So I am trying Wfview with an IC-9700 cnnected remote via WLAN. Receive is working properly but during transmit there is a whistling tone which increases with time and is pumping in SSB - even with no microphone connected. It appears to me like a loopback…
When I wrote “Mic not connected” I meant the mic which is on the wfview end.
At the rig is definitely no mic connected (verified).
I don’t know at the moment if monitor is (accidently) left on… the radio is “remote” and when I write “remote” than I mean that this is not in the next room or in the basement. Therefore it is currently not possible to change anything on the radio (until I have build a mechanical remote device to push a button remotely )
LAN is selected as the audio source
When turning the LAN-slider all the way down, the noise disapears.
If the LAN being turned up is changing it, then the audio is flowing through the 9700. The only way I know to cause this is for the built-in monitor to be enabled. It would have a little stutter before full-tilt feedback would set in.
It only happens when you transmit, right?
FYI wfview streams audio full-duplex the entire time. So when you transmit, that is the moment where the radio begins the built-in monitor function.
I don’t quite understand why that is causing feedback, but it seems likely to me that it is part of the issue.
I should also ask, are you running dual-VFO, and if so, could the sub receiver be receiving the main receiver?
Many thanks for all the advices.

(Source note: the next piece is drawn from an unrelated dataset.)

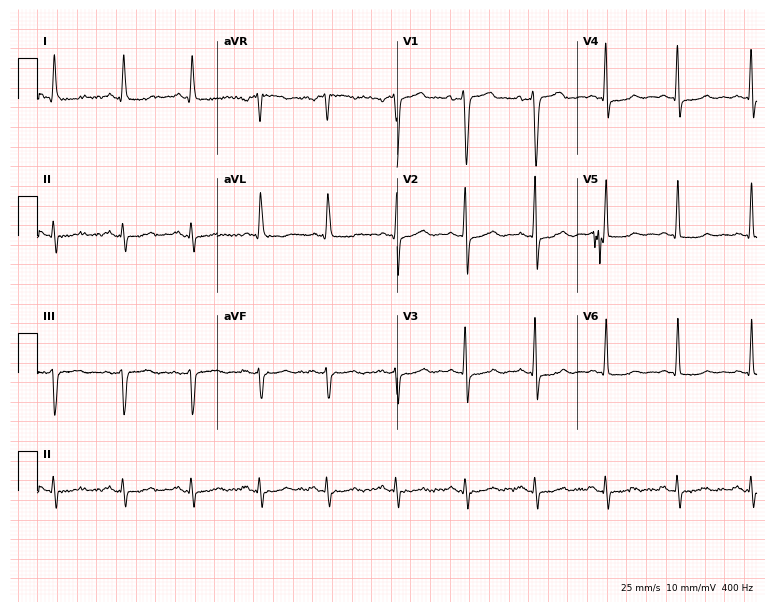
Standard 12-lead ECG recorded from a male, 66 years old. None of these six findings is recorded: first-degree AV block, right bundle branch block, left bundle branch block, sinus bradycardia, atrial fibrillation, sinus tachycardia.

Fortunately I could solve the problem:
It was the built-in microphone.
So I wanted to use a netbook with built in microphone (and an external mic jack).

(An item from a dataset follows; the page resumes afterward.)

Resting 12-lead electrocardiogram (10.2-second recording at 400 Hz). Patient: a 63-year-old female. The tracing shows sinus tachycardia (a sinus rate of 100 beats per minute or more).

Normally one could expect a single audio-input-device which switches off automatically the built-in mic when using an external microphone. Not in this case. There were two audio-devices, one the internal mic and the other the jack for the external mic. Both were activated and caused an audio-feedback with the built-in speakers. (I know, why I don’t like laptops )
After deactivating the internal mic, the feedback disappeared.